Размышления Полины о далекой стране и об отце прервал телефонный звонок. Звонила мама, просила, как только Антон проснется, собрать его и привезти к ней: они с дедом соскучились. Соскучились! Всего два дня не видели внука. Была бы их воля, забрали бы его к себе, потому что Антон с момента своего появления на свет стал смыслом жизни Полининой мамы, которая, будучи старше отца на семь лет, уже четвертый год пребывала в статусе пенсионерки.

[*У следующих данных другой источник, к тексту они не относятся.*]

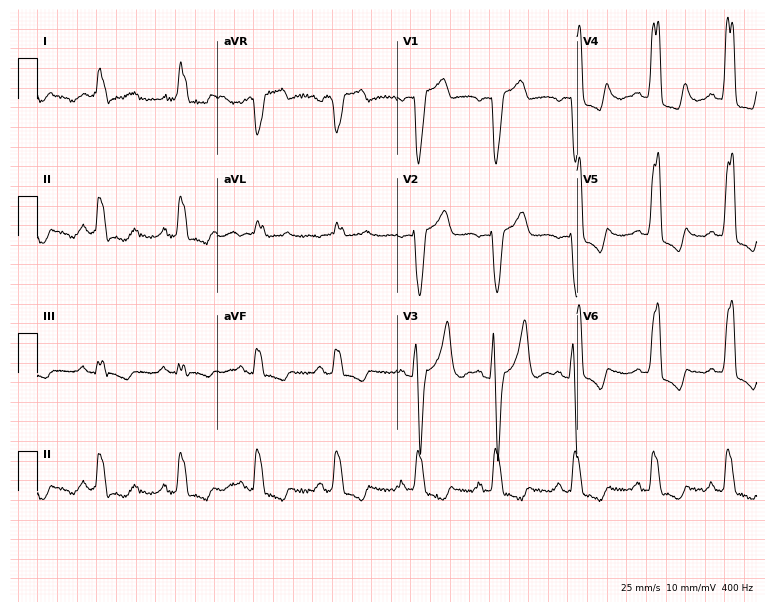
12-lead ECG from a woman, 72 years old (7.3-second recording at 400 Hz). Shows left bundle branch block.
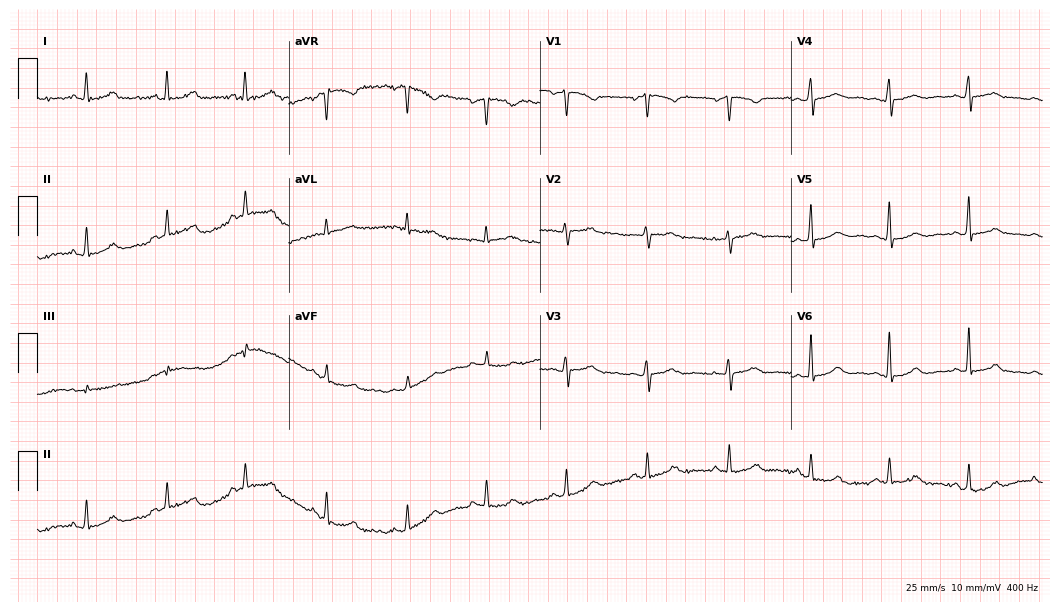
Electrocardiogram (10.2-second recording at 400 Hz), a 61-year-old woman. Overall reading on record: normal ECG.

Полина даже представить себе не могла, что из ее строгой мамы получится такая ненормальная бабушка, обожающая внука просто сверх всякой меры. Виталий, муж Полины, относился к этому обожанию резко отрицательно и запрещал оставлять Антона у бабки с дедом. Но вчера он уехал на неделю в командировку.
Полина решила отправить Антона к родителям до 8 марта. Сегодня у нее уроков не было (поэтому она и не повела Антона в детский сад), а завтра – на работу, в родную школу.
Вечером, оставшись одна, Полина проверила тетради, написала планы и улеглась в постель пораньше с намерением спокойно посмотреть телевизор. Она любила оставаться одна, без мужа. Ей было без него хорошо. Лучше, чем с ним. Правда, признаться в этом было трудно. Даже самой себе.
Шел какой-то фильм. Может быть, интересный. Но Полину совсем не волновало происходящее на экране. Ее волновало совсем другое. А именно то, что она никак не могла вспомнить лицо кубинца. Помнила, что это очень красивое лицо. И все. Какие у него глаза, нос, губы? Какие? Ничего определенного. Правда, помнились черные волосы, блестящие, густые, волнистые (холодно, а эти теплолюбивые иностранцы почему-то без шапок!). Помнилось общее выражение лица – растерянно-виноватое. Виделся и его облик в целом: средний рост, короткая темно-синяя курточка, джинсы. Ладный такой. Наверное, хорошо танцует. Кубинцы все хорошо танцуют. Интересно, она увидит это когда-нибудь? Вообще – она его увидит еще? Ведь он не попросил телефон, да она бы, скорее всего, и не дала. Значит, нет. Не увидит. А увидеть его хотелось. Очень хотелось. Только вот зачем?
Глупость какая-то, убеждала себя Полина. Ну, красивый, и что из того? Ну, проводил – подумаешь… Ничего особенного. Так, поговорили. Больше, правда, жестами, чем словами, но все было понятно. Смешной такой. Переживал, что делает много ошибок. Про себя чуть-чуть рассказал: учится в десантном училище, на втором курсе. Про нее спросил – она объяснила, что учительница, преподает русский язык и литературу. А он еще изобразил: «Хочу быть вашим учеником». Полина в ответ поулыбалась – вот и все.
«Па-ли-на», – повторил про себя несколько раз Эрнесто, засыпая. А еще, засыпая, он пытался понять, почему лицо этой русской девушки (женщины, поправил он себя, – у нее же ребенок, она же замужем) кажется ему таким знакомым. Она не похожа ни на одну из девушек, с которыми был здесь, в России, знаком Эрнесто. Волосы темные… Из-под белой шапки выбилась прядь темных волос – и это было очень красиво, хоть она и сердилась. Глаза светло-карие. Да, он хорошо запомнил именно ее глаза, точнее, взгляд – сначала огненный, а потом – добрый. И еще – ямочки на щеках, когда она улыбалась.
Проснувшись, Эрнесто уже знал: его новая знакомая поразительно напоминала красивую испанку со старинной фотографии, которая висела в бабушкиной комнате рядом с ликом Девы Марии. Бабушка Лусия никогда толком не могла объяснить, что это за дама. Говорила, «очень знатная особа, принадлежащая к древнему испанскому роду». Похвастаться своим родством с красавицей с фотографии она не могла: родители ее были бедняками и в середине двадцатых годов вместе с детьми уехали из Испании в Новый Свет в поисках лучшей доли, в результате осели на Кубе. Лусии в наследство от родителей вместе с нехитрым скарбом досталась и эта фотография.